Trivializing Technology.
Emory University professor of English Mark Bauerlein, author of The Dumbest Generation, is a luddite curmudgeon, and may his tribe increase (says the priest with a blog):
Here's the whole thing.To Mark Bauerlein, a professor of English at Emory University, the present is a good time to be young only if you don't mind a tendency toward empty-headedness. In "The Dumbest Generation," he argues that cultural and technological forces, far from opening up an exciting new world of learning and thinking, have conspired to create a level of public ignorance so high as to threaten our democracy.
Adults are so busy imagining the ways that technology can improve classroom learning or improve the public debate that they've blinded themselves to the collective dumbing down that is actually taking place. The kids are using their technological advantage to immerse themselves in a trivial, solipsistic, distracting online world at the expense of more enriching activities – like opening a book or writing complete sentences.

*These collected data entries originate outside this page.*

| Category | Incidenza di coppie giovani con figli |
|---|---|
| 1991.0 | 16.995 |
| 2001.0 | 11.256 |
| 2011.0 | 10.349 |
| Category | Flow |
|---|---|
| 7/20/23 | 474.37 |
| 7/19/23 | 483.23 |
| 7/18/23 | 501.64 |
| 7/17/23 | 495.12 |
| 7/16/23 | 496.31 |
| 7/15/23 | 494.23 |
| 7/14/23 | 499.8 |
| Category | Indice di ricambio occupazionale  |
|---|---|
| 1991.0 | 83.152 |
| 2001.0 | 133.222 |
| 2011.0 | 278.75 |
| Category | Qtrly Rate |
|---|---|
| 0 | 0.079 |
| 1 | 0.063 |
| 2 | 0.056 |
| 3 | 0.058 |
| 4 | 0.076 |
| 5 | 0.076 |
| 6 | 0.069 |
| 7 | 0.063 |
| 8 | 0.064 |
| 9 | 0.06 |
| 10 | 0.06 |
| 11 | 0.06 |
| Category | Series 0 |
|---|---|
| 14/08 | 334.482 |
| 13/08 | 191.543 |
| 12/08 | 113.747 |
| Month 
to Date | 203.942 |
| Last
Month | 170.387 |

Mr. Bauerlein presents a wealth of data to show that young people, with the aid of digital media, are intensely focusing on themselves, their peers and the present moment. YouTube and MySpace, he says, are revealingly named: These and other top Web destinations are "peer to peer" environments in the sense that their juvenile users have populated them with predictably juvenile content. The sites where students spend most of their time "harden adolescent styles and thoughts, amplifying the discourse of the lunchroom and keg party, not spreading the works of the Old Masters."
If the new hours in front of the computer were subtracting from television time, there might be something encouraging to say about the increasingly interactive quality of youthful diversions. The facts, at least as Mr. Bauerlein marshals them, show otherwise: TV viewing is constant. The printed word has paid a price – from 1981 to 2003, the leisure reading of 15- to 17-year-olds fell to seven minutes a day from 18. But the real action has been in multitasking. By 2003, children were cramming an average of 8½ hours of media consumption a day into just 6½ hours – watching TV while surfing the Web, reading while listening to music, composing text messages while watching a movie.